▸ WORK REQUEST: For this exercise, reproduce each entry below exactly, excluding pictures.

(Records contained in a dataset)
--- START ---

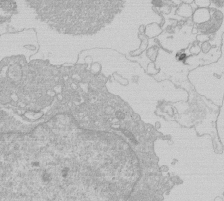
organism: Human
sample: Macrophage cells
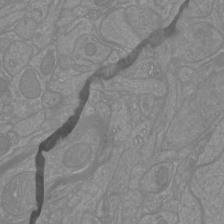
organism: Mouse
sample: Cortical neurons
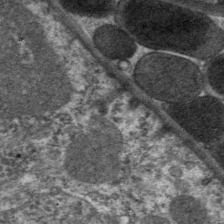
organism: C. elegans
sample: Pharynx
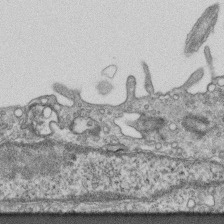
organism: Mouse
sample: Centriole in ependymal cells
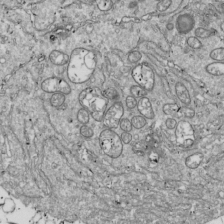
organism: Drosophila
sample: Cell division; meiosis; drosophila spermatocytes
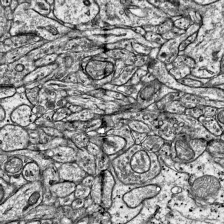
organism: Mouse
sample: Visual Cortex
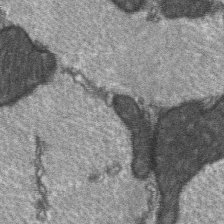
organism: C57BL Mouse
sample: Soleus
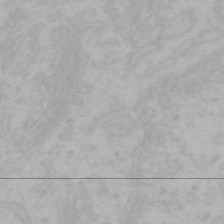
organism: Mouse
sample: Choroid plexus
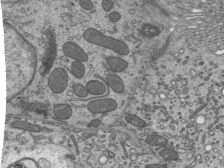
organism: Mouse
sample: Mouse epididymis efferent ductule cilia
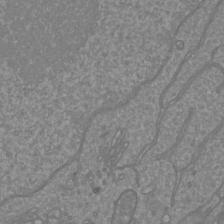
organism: Mouse
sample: Cortical neurons
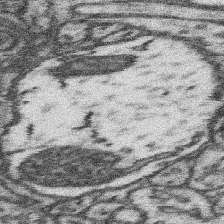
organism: Mouse
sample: Somatosensory cortex neuropil
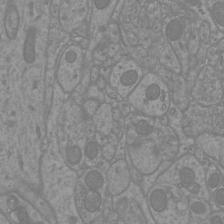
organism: Mouse
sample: Cortical neurons
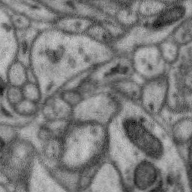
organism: Zebra finch
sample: Brain
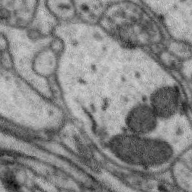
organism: Zebra finch
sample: Brain
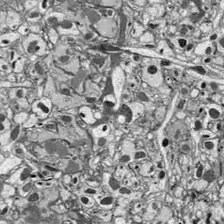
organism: Drosophila
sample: Optic lobe
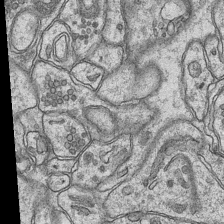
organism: Mouse
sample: CA1 Hippocampus
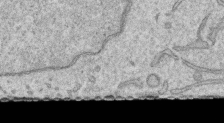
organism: Human
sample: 1205lu cells
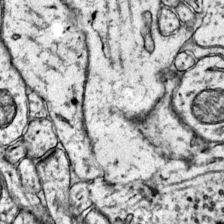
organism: Mouse
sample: Primary visual cortex
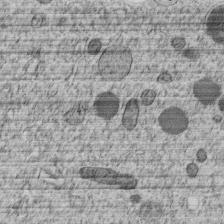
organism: C. elegans
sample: C. elegans embryo early stage
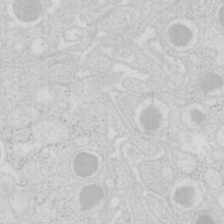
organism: Mouse
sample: Pancreas
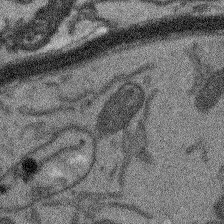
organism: Arabidopsis thaliana
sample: Root tip
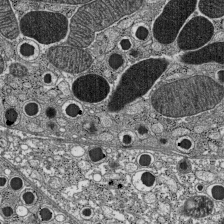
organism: C57BL Mouse
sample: Pancreatic islet
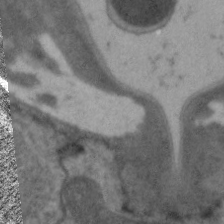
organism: C. elegans
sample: Pharynx
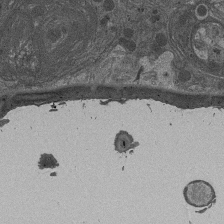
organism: Drosophila
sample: Antenna
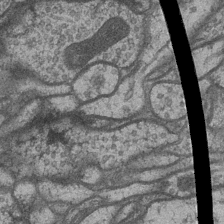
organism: Drosophila
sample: Optic medulla
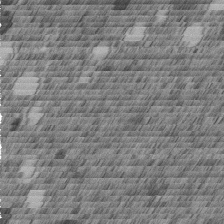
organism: C. elegans
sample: C. elegans embryo early stage
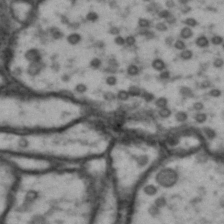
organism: Drosophila
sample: Brain
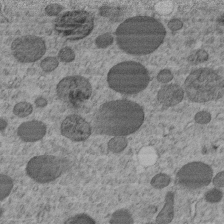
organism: C. elegans
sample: C. elegans embryo early stage
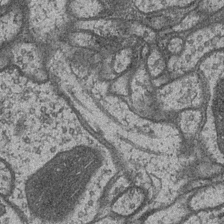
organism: Drosophila
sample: Optic medulla
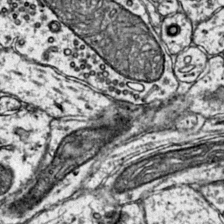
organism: Mouse
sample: Primary visual cortex
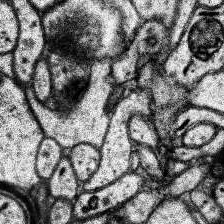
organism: Human
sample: Temporal Lobe
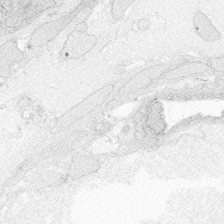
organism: Zebrafish
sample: Whole-Brain
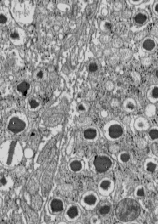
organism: C57BL Mouse
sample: Pancreatic islet
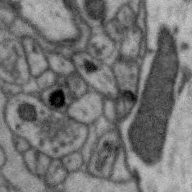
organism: Zebra finch
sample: Brain
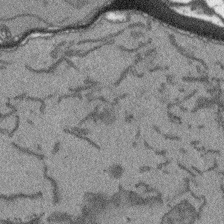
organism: Arabidopsis thaliana
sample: Root tip
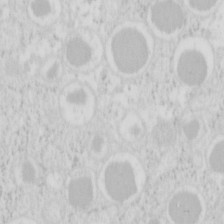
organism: Mouse
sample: Pancreas
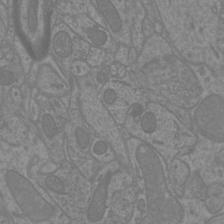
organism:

--- END ---

▸ EXERCISE RESULT:
organism: Human
sample: Macrophage cells
organism: Mouse
sample: Cortical neurons
organism: C. elegans
sample: Pharynx
organism: Mouse
sample: Centriole in ependymal cells
organism: Drosophila
sample: Cell division; meiosis; drosophila spermatocytes
organism: Mouse
sample: Visual Cortex
organism: C57BL Mouse
sample: Soleus
organism: Mouse
sample: Choroid plexus
organism: Mouse
sample: Mouse epididymis efferent ductule cilia
organism: Mouse
sample: Cortical neurons
organism: Mouse
sample: Somatosensory cortex neuropil
organism: Mouse
sample: Cortical neurons
organism: Zebra finch
sample: Brain
organism: Zebra finch
sample: Brain
organism: Drosophila
sample: Optic lobe
organism: Mouse
sample: CA1 Hippocampus
organism: Human
sample: 1205lu cells
organism: Mouse
sample: Primary visual cortex
organism: C. elegans
sample: C. elegans embryo early stage
organism: Mouse
sample: Pancreas
organism: Arabidopsis thaliana
sample: Root tip
organism: C57BL Mouse
sample: Pancreatic islet
organism: C. elegans
sample: Pharynx
organism: Drosophila
sample: Antenna
organism: Drosophila
sample: Optic medulla
organism: C. elegans
sample: C. elegans embryo early stage
organism: Drosophila
sample: Brain
organism: C. elegans
sample: C. elegans embryo early stage
organism: Drosophila
sample: Optic medulla
organism: Mouse
sample: Primary visual cortex
organism: Human
sample: Temporal Lobe
organism: Zebrafish
sample: Whole-Brain
organism: C57BL Mouse
sample: Pancreatic islet
organism: Zebra finch
sample: Brain
organism: Arabidopsis thaliana
sample: Root tip
organism: Mouse
sample: Pancreas
organism:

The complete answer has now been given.